We (the school district and I) decided to start E back to school on a partial day.  We would then work up to a full day.  I did alert the school that he had not received a lot of therapy and coping skills.  I was hopeful that by the end of the school year in early June he could go to class for three hours.

The first day we got into the building and sat in the office for the third period.  I congratulated him. I asked him if maybe he could try five minutes of class the next day.  We got back to  school the next day and he made it to class for third hour.  The teacher said he did great.

I was so pleased.  I was sure that he would go again tomorrow. Tomorrow came and E was so nervous.  He didn’t want to go to school. I was able to get him there. We go inside and for twenty minutes we are in the main office.  I try to encourage him to go to class.  He has a meltdown. So we sat in the office with him clinging to me and whimpering.  We left early.  The day after he refused to go at all. I was able to convince him to let me drive him to the parking lot and we would sit in the car. So we did the care for 15 minutes.

The next day we increased our car in the parking lot time to 25 minutes, then so on.  When the next week came we started going into the building and sitting in the counseling office.  First for 5 minutes again and then the rest of the time in the car.  I also did the increase as this week went.
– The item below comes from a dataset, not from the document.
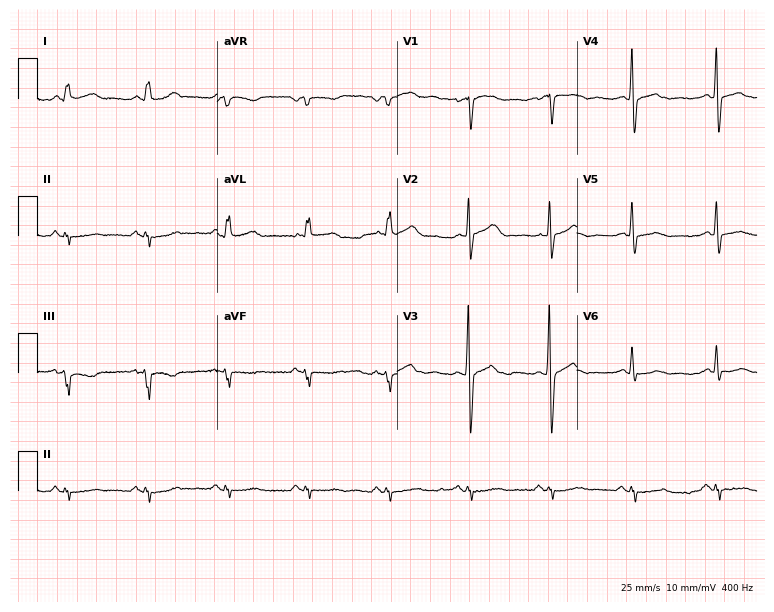
Resting 12-lead electrocardiogram. Patient: a male, 71 years old. None of these six findings is recorded: first-degree AV block, right bundle branch block (RBBB), left bundle branch block (LBBB), sinus bradycardia, atrial fibrillation (AF), sinus tachycardia. Findings outside these six are not listed.

We also found time to sign E up for next year. He chose computer classes for his elective.   I am hoping he will be attend class. He has now been able to sit in the counseling center for the entire 3rd period.  He has been able to do it for 3 days in a row.  For the first 2 days, he had panic attacks at the end of the time.  He wanted to leave, but I wouldn’t let him.  He finally was able to get a hold of his anxiety. I am hoping if we can still go next week.

Next week, we are going to an intake meeting for a new day treatment program.  It should be a half day program in the Summer.  I’m not sure what good it will do.  It is with a different counseling center than what we have been dealing with. I hope it will be helpful.  I feel like he hasn’t gotten any help yet.  We were told by the PHP that this is a step down in care.  I’m not sure. He hasn’t had any care yet and I am concerned.  If they enroll him right away we will not be able to try to go to school again.

There isn’t much time left.  School is ending soon.  I had hoped to be further along in his recovery from  anxiety and depression. I just have to take it as it comes.  I would prefer things to be more planned.  I’m not able to plan too much as I have to rely on other people. (doctors/therapists)

I did send some flowers to E’s case manager/teacher.  She has been super helpful. I have always been amazed how accommodating the school has been.  It is a complete difference from my experience with his elementary school. I’m really grateful that they have been so accommodating.  The stress would have been so much greater than if they were not helpful.

I have also made the decision to break ties with E’s old therapist and have gotten him a new one.  I told my son the new therapist is closer to home. Which is true, but not the main reason.  We really have to see more concrete effort.  It has been months and he has gotten worse. I have high hopes for this new therapist. It will take E awhile to warm up to them.

I have also arranged tutoring for E this summer.  So he will be caught up academically by next year.  We also went back to see his old Psychiatrist.  The Psychiatrist said he would increase E’s medication slightly but he is concerned that he hasn’t made any progress.  So I told him about the new therapist and other things.  I also created a plan to help him for the summer.  I am hoping that it will help him overcome his anxiety and depression.  I am hoping he can make it next year.  I only have 3 months to help him.

There are so many things that I need to do in regards to E. I can only do so many things at once.  The big thing is to get him in control of his anxiety and depression.  After that is done I can address other things.